Acceptable Performance, fair trade-off contrasted to other benefits
Lightweight: Minimal extensible core with predictable behavior.
Composable: The framework grows or shrink in functionality based on
extensions made available to it. Light-up should be automatic, or with
minimal intervention
Is there any MEF-like magic worth considering here?
I am thinking of a scenario where someone does:
1. download:
monorail.dll
monorail.auth.sha2.dll (comes with several view templates in various
template languages to place in your views dir and modify)
monorail.mysuperduperforum.dll (someone's implementation of a forum,
comes with a half dozen views)
monorail.fooblog.dll (another person's implementation of a blog, comes
with a couple of views)
monorail.store.dll (implementation of a simple ecommerce site; a couple
more views)
monorail.adsense.dll (implementation of google adsense; more views)
2. tweak the look and feel of the views a tiny bit
3. add headers, footers and a menu system
4. create an empty database and wire it up via web.config (or some app
startup code)
5. fire up the site.
Suddenly without writing hardly any code a person has a personal website
with a blog, small store, forum and adsense, complete with an
administrative system. Did I mention that all of the components are very
well covered by unit tests and highly regarded by the community. When
the developer needs to actually write some new custom component there
are dozens of tutorials to help him on his way.

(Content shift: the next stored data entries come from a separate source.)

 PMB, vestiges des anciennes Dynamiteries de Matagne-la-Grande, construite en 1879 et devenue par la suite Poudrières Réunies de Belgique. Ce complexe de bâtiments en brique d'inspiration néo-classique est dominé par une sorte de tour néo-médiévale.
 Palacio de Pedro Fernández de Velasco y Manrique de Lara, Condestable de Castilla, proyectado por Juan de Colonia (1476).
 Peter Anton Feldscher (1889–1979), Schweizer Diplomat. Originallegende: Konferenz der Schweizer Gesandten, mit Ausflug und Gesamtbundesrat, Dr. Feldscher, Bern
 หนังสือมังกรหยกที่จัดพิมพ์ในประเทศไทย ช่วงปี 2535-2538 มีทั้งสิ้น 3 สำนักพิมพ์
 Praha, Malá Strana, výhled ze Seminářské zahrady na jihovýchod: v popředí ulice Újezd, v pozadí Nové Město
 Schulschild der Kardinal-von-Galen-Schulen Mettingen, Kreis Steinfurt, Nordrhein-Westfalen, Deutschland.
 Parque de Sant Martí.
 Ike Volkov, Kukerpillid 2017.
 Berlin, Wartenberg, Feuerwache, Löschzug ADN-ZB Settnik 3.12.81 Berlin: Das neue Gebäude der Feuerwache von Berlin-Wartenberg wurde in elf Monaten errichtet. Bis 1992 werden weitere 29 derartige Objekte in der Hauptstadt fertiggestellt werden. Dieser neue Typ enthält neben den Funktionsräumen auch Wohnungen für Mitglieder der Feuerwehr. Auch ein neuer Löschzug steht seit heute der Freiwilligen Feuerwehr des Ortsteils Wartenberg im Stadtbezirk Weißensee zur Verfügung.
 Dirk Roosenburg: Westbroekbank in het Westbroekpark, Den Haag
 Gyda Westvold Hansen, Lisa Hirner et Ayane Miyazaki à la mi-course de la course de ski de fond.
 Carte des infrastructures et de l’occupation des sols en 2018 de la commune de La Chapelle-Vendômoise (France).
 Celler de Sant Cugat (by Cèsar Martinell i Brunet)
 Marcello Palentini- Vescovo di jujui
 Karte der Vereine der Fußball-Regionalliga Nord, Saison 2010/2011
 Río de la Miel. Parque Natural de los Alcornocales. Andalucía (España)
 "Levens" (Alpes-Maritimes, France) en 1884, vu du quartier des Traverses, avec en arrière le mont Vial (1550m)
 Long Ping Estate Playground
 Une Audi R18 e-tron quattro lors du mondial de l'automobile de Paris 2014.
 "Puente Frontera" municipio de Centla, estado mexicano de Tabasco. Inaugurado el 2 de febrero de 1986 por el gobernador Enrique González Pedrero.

MonoRail in its barest form should be the MVC system. But it should be
very easy to write components that can lock in with MonoRail, Windsor,
NHibernate (or AR), Migrator.NET (or some other solution) and each other
(no more above writing a regular MonoRail app than adding a single class
that is exported by MEF and implements some interface). This is how big
the pit of success needs to be. It is not enough that I fall into my pit
and you do yours with our two separate applications. I should fall into
mine, and you into yours and then we should be able to trade codebases
and recognize the code that we would have written ourselves.